Think abolishing a free and open Internet is a win for business? Think again.

Federal Communications Commission (FCC) chairman Ajit Pai is pushing to revoke net neutrality regulations passed in 2015 by the Obama Administration. The public has just three weeks to react before Pai’s rollback on internet freedoms will be put to a vote.

Facebook, Google, and Netflix have all issued statements on their support for the existing regulations. However, it’s Internet service providers that would gain the most from killing net neutrality because of the opportunity to throttle and monetize page-load speed. Consequently, Verizon, Comcast, and AT&T have been the most outspoken on deregulation.

 

What is ‘Net Neutrality?’

Net neutrality is the principle that ISPs and the government must treat all data on the Internet equally. This means not discriminating based on content, website, user, platform, application, or method of communication. Ranking factors for Google, for example, are then set according to relevancy and quality to provide the best user experience.

Existing legislation treats the internet as an essential service or a “common carrier” like electricity and telephone service. This designation means the internet is essentially a right of every American to have fair access.

Killing net neutrality would thus have an opposite effect by creating overregulation set by the private sector – primarily ISPs.

If Comcast and AT&T get their way, they will slow the loading speeds of websites that do not pay an exuberate fees for a “fast lane” and even block outside services they don’t agree with — called throttling. It also opens the possibility of creating partnerships with other corporations to bury their competitor’s ranking regardless of quality and relevancy of the content.

Canadian Prime Minister Justin told CTV News that it’s “essential to keep the freedom associated with the internet alive.”

“The idea of throttling certain sites or charging extra for certain services just does not make sense and if we’re going to continue to ensure that … digital technology and use of the internet is the lever to create economic growth and opportunities for citizens right across this country, we need to continue to defend net neutrality and I will.”

Proponents of net neutrality, like PM Trudeau and Silicon Valley, argue that these regulations preserve the fundamental internet standards and international consensus authority. What Pai is proposing is bit-shaping the transport of application data in order to undermine the transport layer’s design flexibility. This would allow for corporate censorship online with no benefit to companies large and small other than leading ISPs.

 

For Marketers, Advertising Costs Will Skyrocket

Joshua Lowcock, chief digital and innovation officer at UM, told AdWeek that repealing net neutrality is going to kill competition and innovation.

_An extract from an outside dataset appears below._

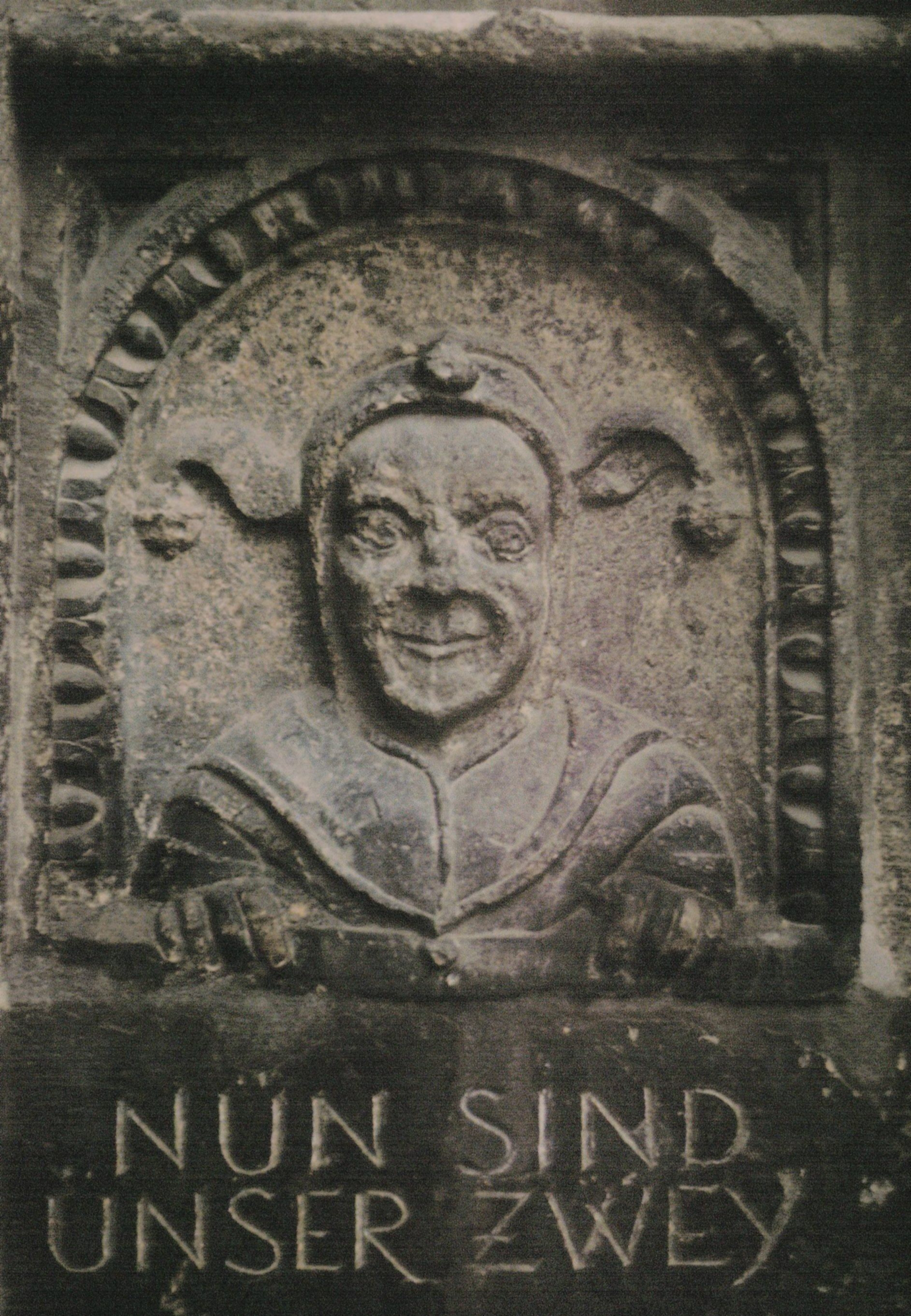 Narrenskulptur am Rathaus in Nördlingen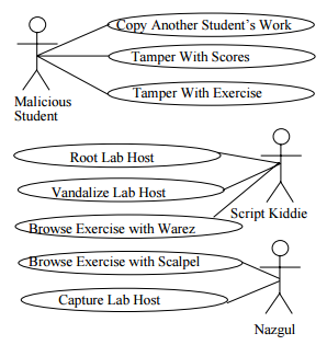 Abuse case example

“It’s going to fundamentally change the way (marketers) can approach digital media, the ROI they can extract for it and even what partners they should be looking to and considering,” he said.

It all comes down to the user experience provided to consumers.

Marketers and agencies will find slow load speeds extremely frustrating despite following best practices for landing page optimization because analytics are likely to be skewed due to an inevitably higher bounce rate.

For smaller brands, the challenge is obvious. Enterprise-level companies will have the capital to move up and stay ranked in the top of search, while small brands would be relegated to the second and third page of SERP.

This is bad news for startups, but enterprises will inevitably suffer too. The marketing budgets of large companies are going to take a big hit for online visibility, something they already excel at. Advertising costs take another 1-2 if ISPs make deals with each other on what industries they “specialize” in.

Jascha Kaykas-Wolff, Chief Marketing Officer at Mozilla, sees the availability of online lead generation deteriorating in the age of a corporate-controlled Internet.

“Without net neutrality, creators and brands could struggle to reach new users and investment to ideas will struggle and dry up over time,” he said.

Kaykas-Wolff says the Internet might start to look more like cable TV.

“Clients should be outraged, and some of them are, at the prospect of ISPs as toll booths limiting access to a free and open internet,” one exec at a major media buying agency told AdWeek, who wished to remain anonymous. “It’s one thing to complain about a duopoly of Facebook and Google dominating digital dollars, but this action has the effect of strengthening them while adding to cost and complexity and reducing choice and information. ISPs win, but consumers, advertisers, and agencies all lose out.”

 

The Argument in Favour of Repeal

Despite backlash from the leading tech companies and the public, FCC chairman Pai and ISPs say this new revenue stream will actually drive innovation that expands and improves quality of service.

Pai is pushing for light-touch regulations and removing the Internet’s common carrier status in favour of the designation of information source. He says this is necessary to take control of the Internet away from lawyers and bureaucrats and back into the hands of entrepreneurs. Pai also argues that the regulations in place during the Clinton administration were ideal and was what propelled the internet’s exponential growth in its early stages.

The FCC is set to vote on repealing net neutrality in December.